*SUPPLIED INFORMATION:*

-*-*-

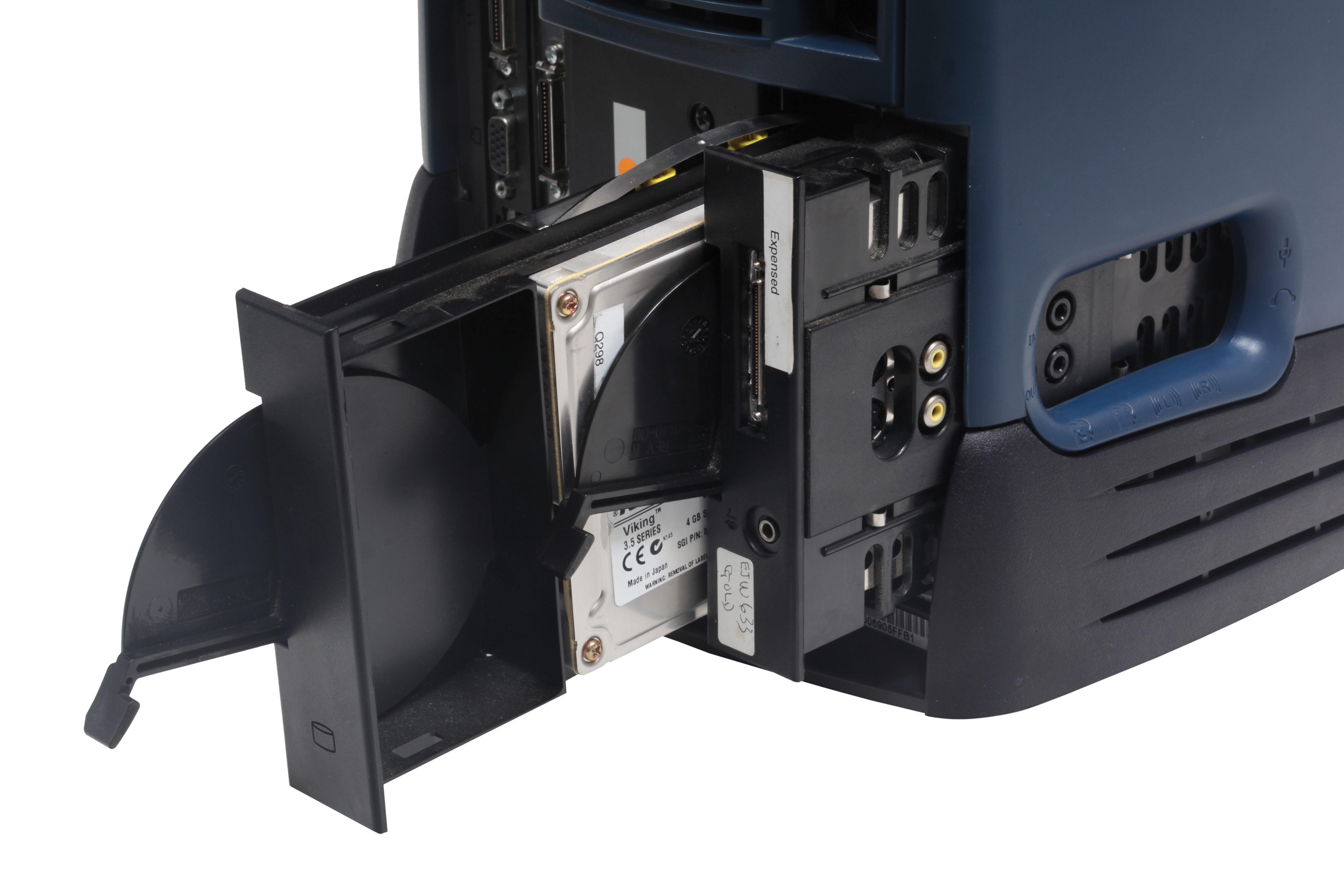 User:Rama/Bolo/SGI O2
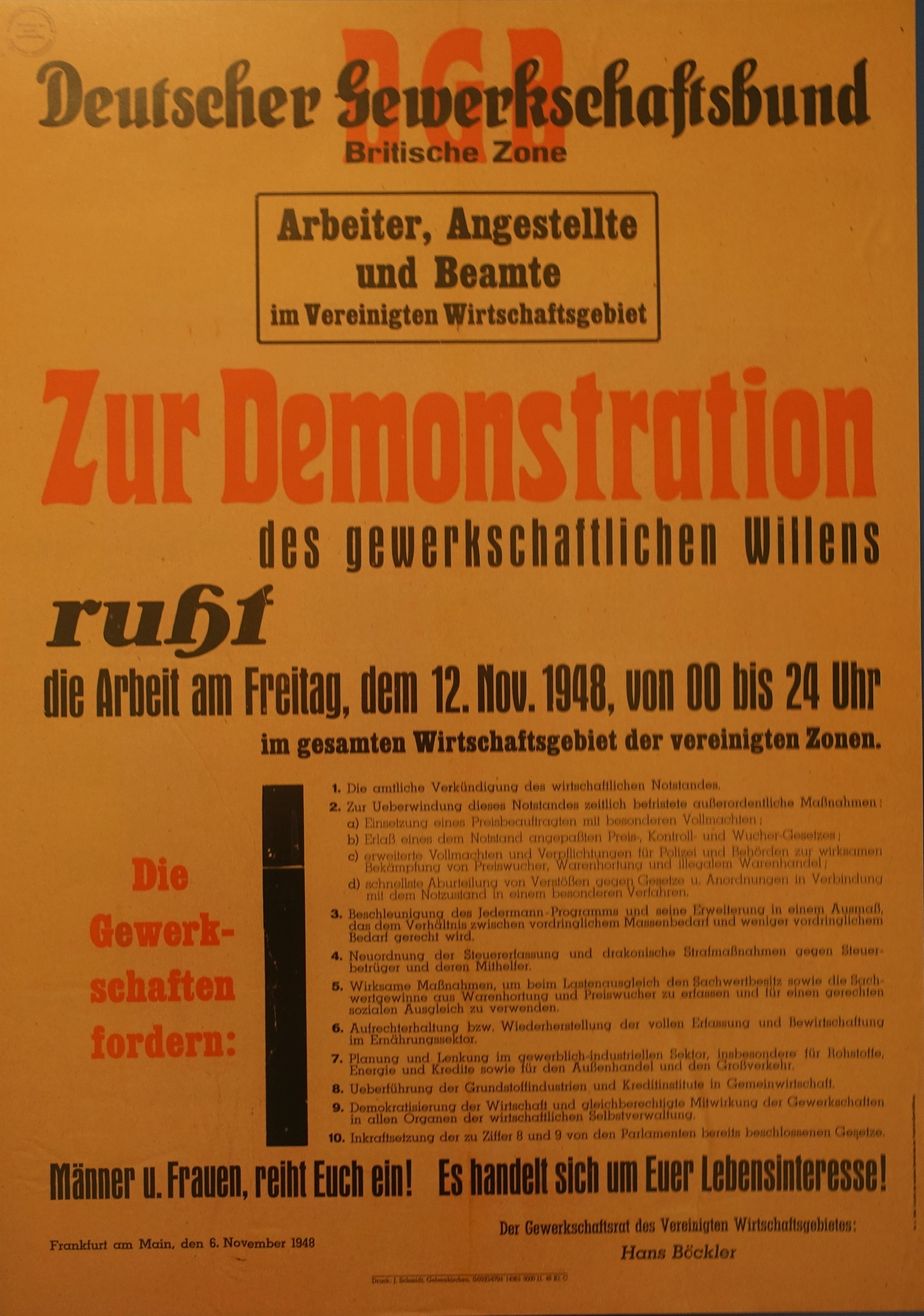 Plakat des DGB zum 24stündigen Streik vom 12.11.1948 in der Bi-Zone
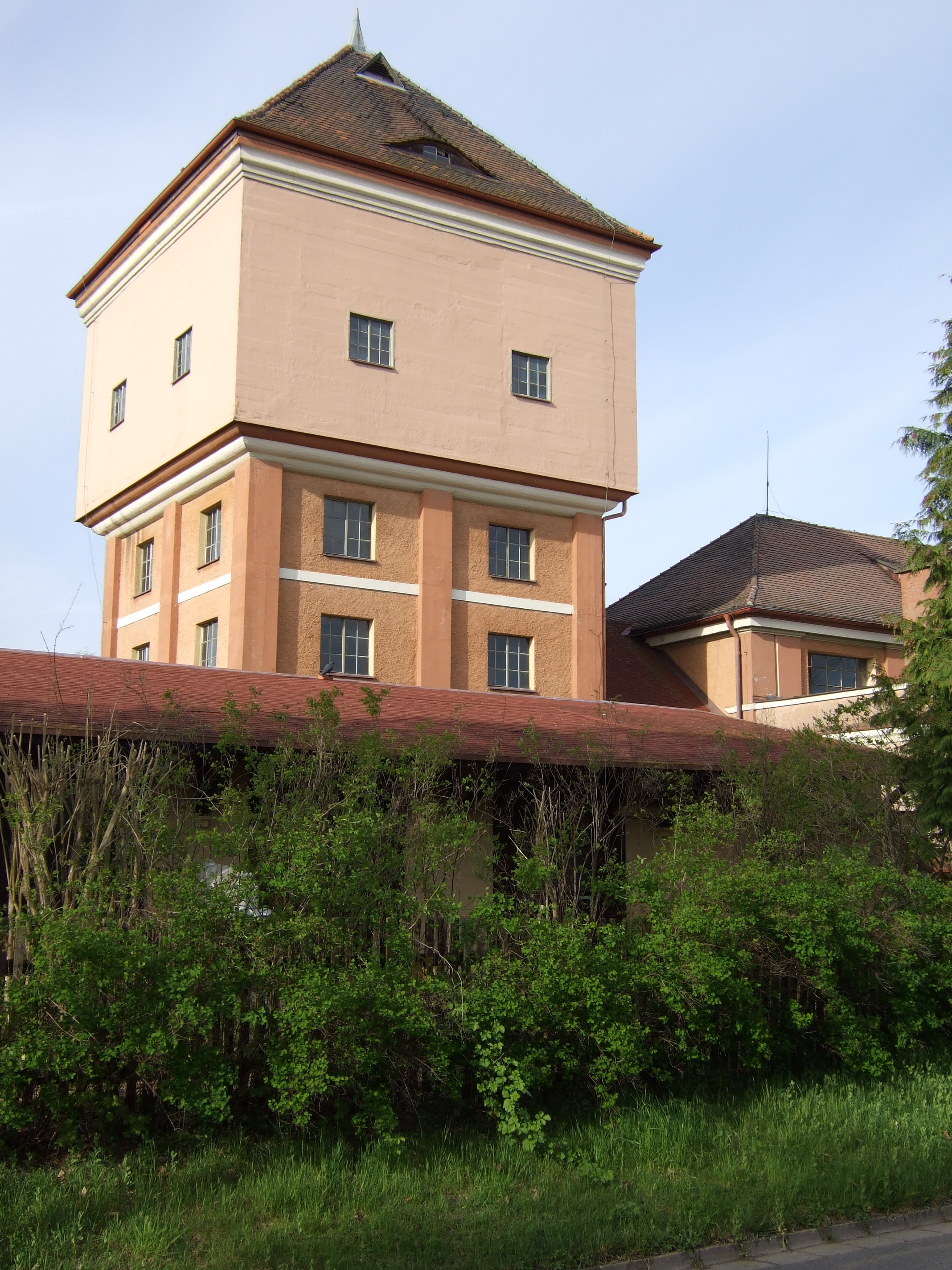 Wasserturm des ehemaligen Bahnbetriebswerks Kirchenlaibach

-*-*-

*EXERCISE PROMPT:* Could you return the entire listing above verbatim while dropping each picture?

*RESPONSE:*
 User:Rama/Bolo/SGI O2
 Plakat des DGB zum 24stündigen Streik vom 12.11.1948 in der Bi-Zone
 Wasserturm des ehemaligen Bahnbetriebswerks Kirchenlaibach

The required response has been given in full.